* **EXERCISE**
When you reach the line containing "Zollamt Rotersand in", begin reproducing the material exactly, stop after the line containing "Suomen arkkispiispa Jakob", and leave out any pictures along the way.

* **INFORMATION**
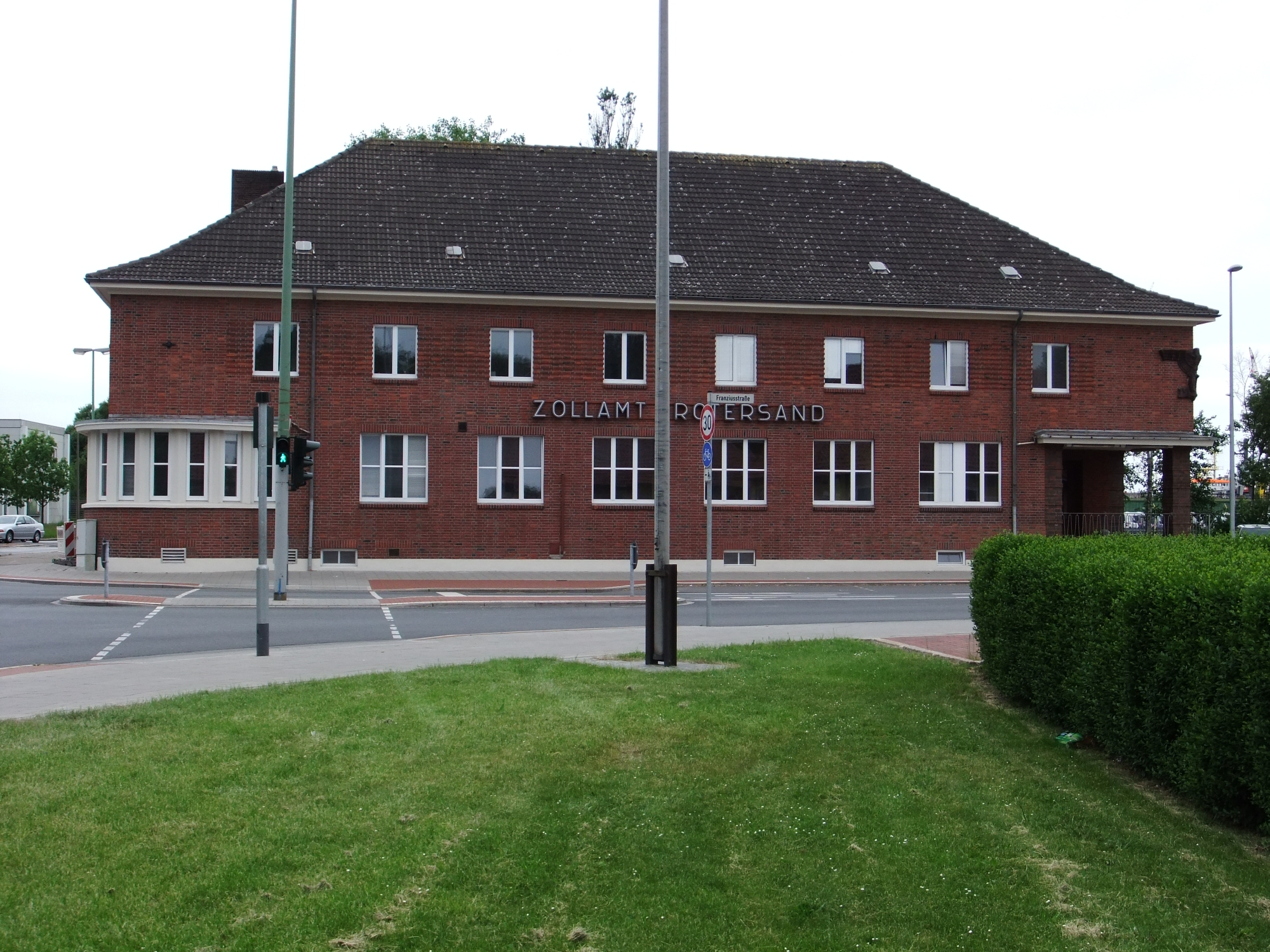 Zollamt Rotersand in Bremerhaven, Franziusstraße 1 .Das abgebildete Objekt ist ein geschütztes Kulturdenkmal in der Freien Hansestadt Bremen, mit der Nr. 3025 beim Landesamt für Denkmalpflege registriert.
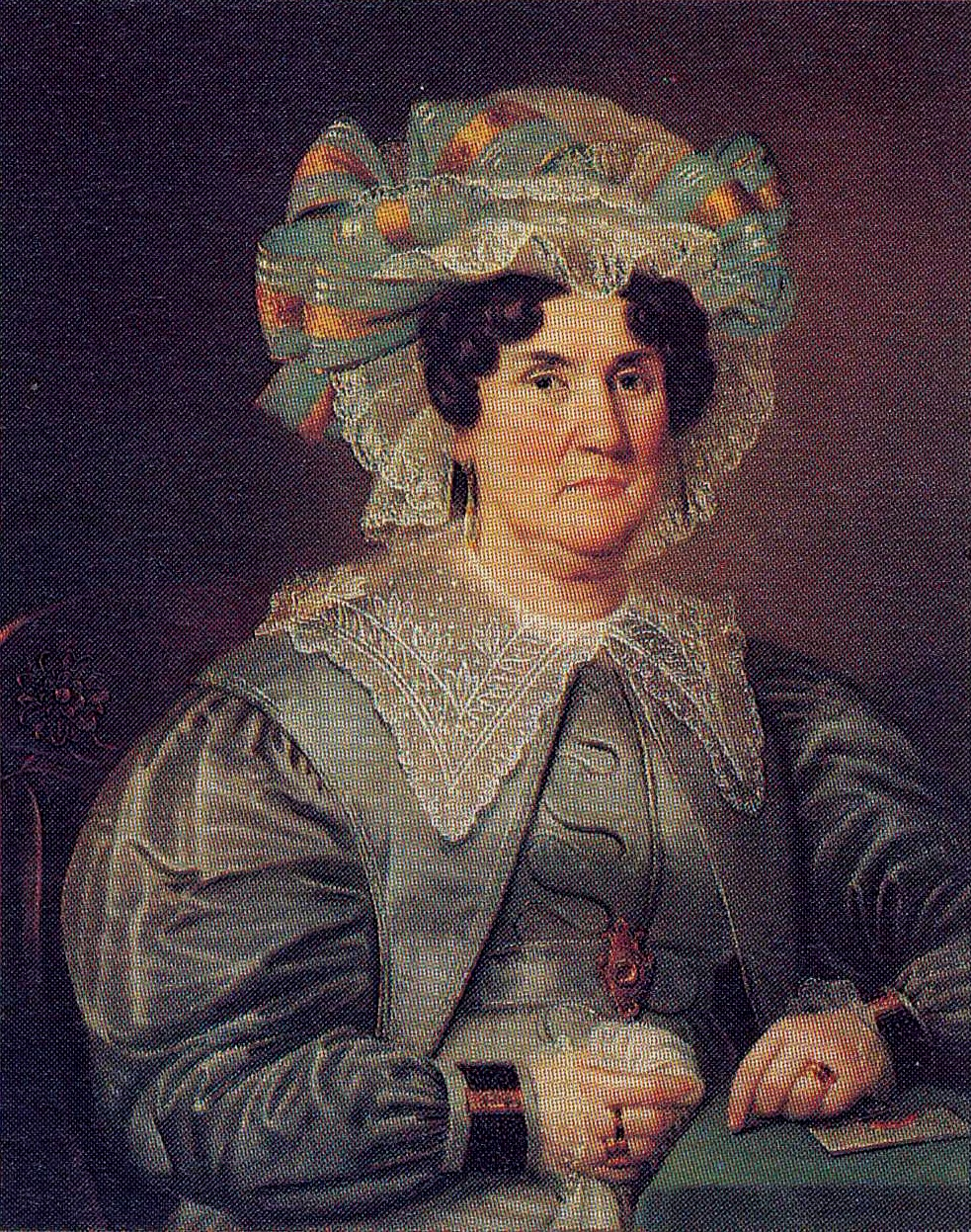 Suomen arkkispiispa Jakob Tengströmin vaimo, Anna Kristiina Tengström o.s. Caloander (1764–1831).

---

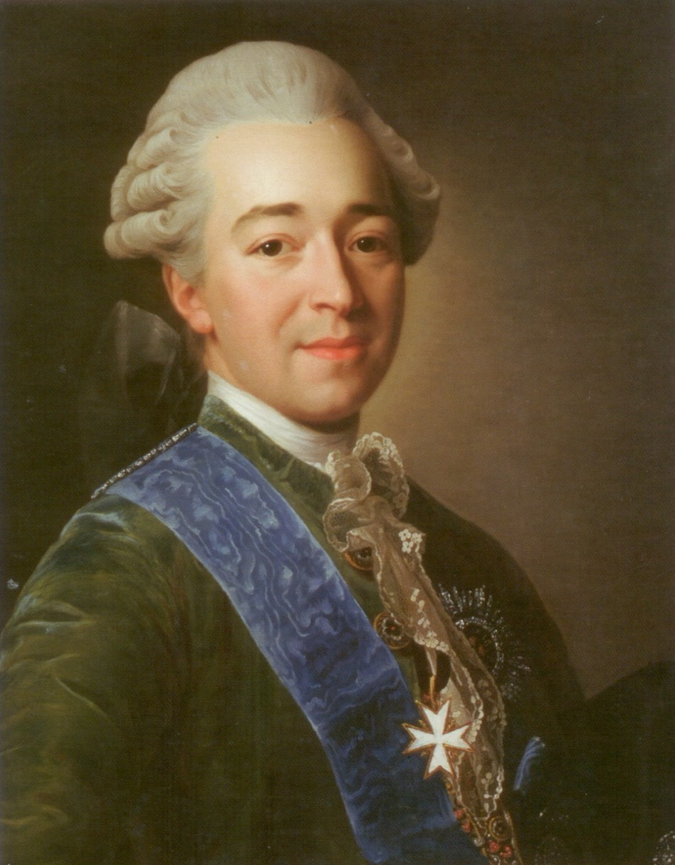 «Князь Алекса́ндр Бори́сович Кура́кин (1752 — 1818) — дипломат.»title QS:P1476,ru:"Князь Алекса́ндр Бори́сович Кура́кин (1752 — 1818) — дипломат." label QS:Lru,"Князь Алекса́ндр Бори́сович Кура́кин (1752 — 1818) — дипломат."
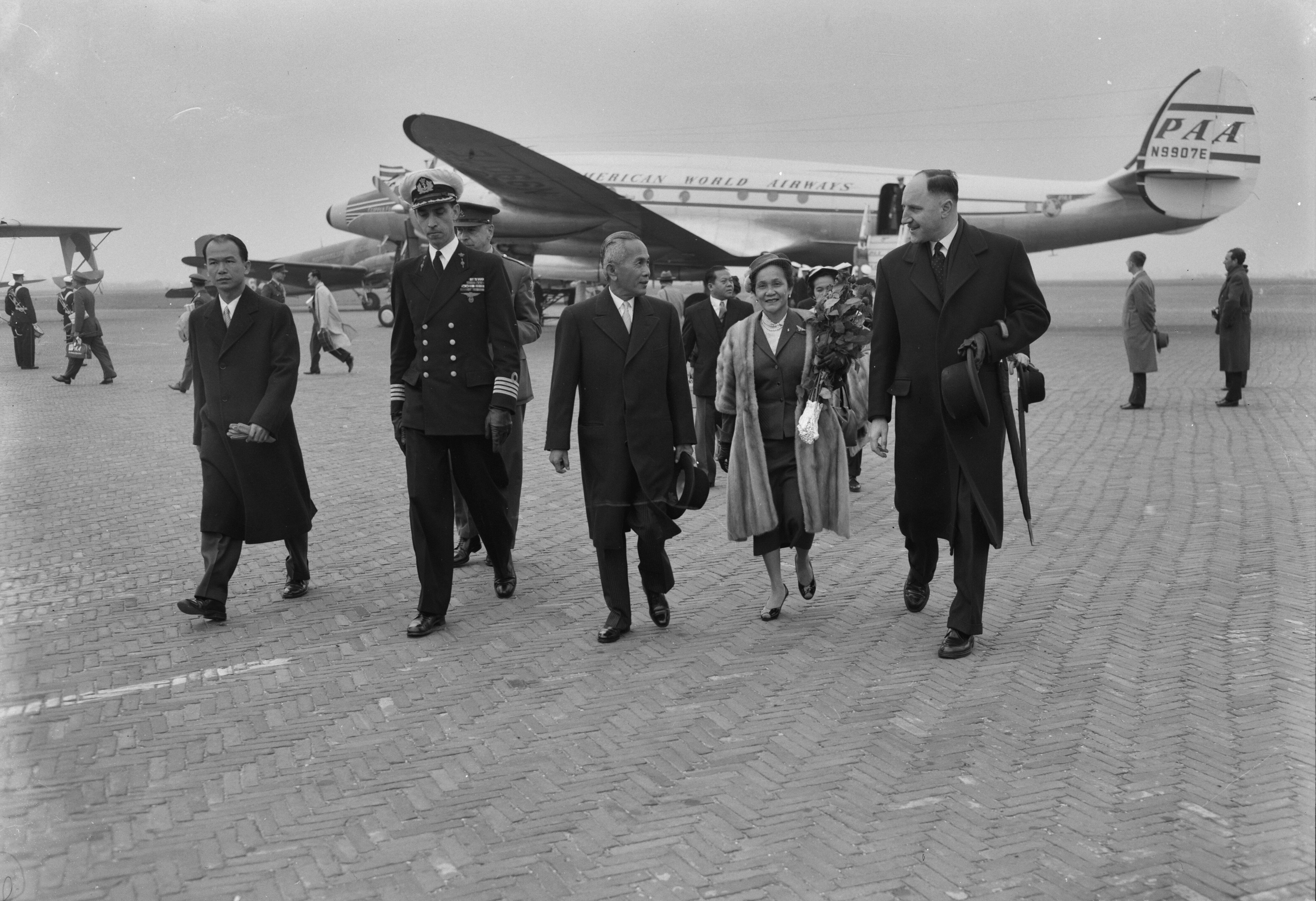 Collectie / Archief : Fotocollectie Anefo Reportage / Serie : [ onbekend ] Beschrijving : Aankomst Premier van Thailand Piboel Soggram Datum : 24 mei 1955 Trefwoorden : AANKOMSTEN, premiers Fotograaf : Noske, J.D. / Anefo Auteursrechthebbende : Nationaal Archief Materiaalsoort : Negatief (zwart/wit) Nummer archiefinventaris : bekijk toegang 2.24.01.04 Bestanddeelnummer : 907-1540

* **WRITTEN SOLUTION**
 Zollamt Rotersand in Bremerhaven, Franziusstraße 1 .Das abgebildete Objekt ist ein geschütztes Kulturdenkmal in der Freien Hansestadt Bremen, mit der Nr. 3025 beim Landesamt für Denkmalpflege registriert.
 Suomen arkkispiispa Jakob Tengströmin vaimo, Anna Kristiina Tengström o.s. Caloander (1764–1831).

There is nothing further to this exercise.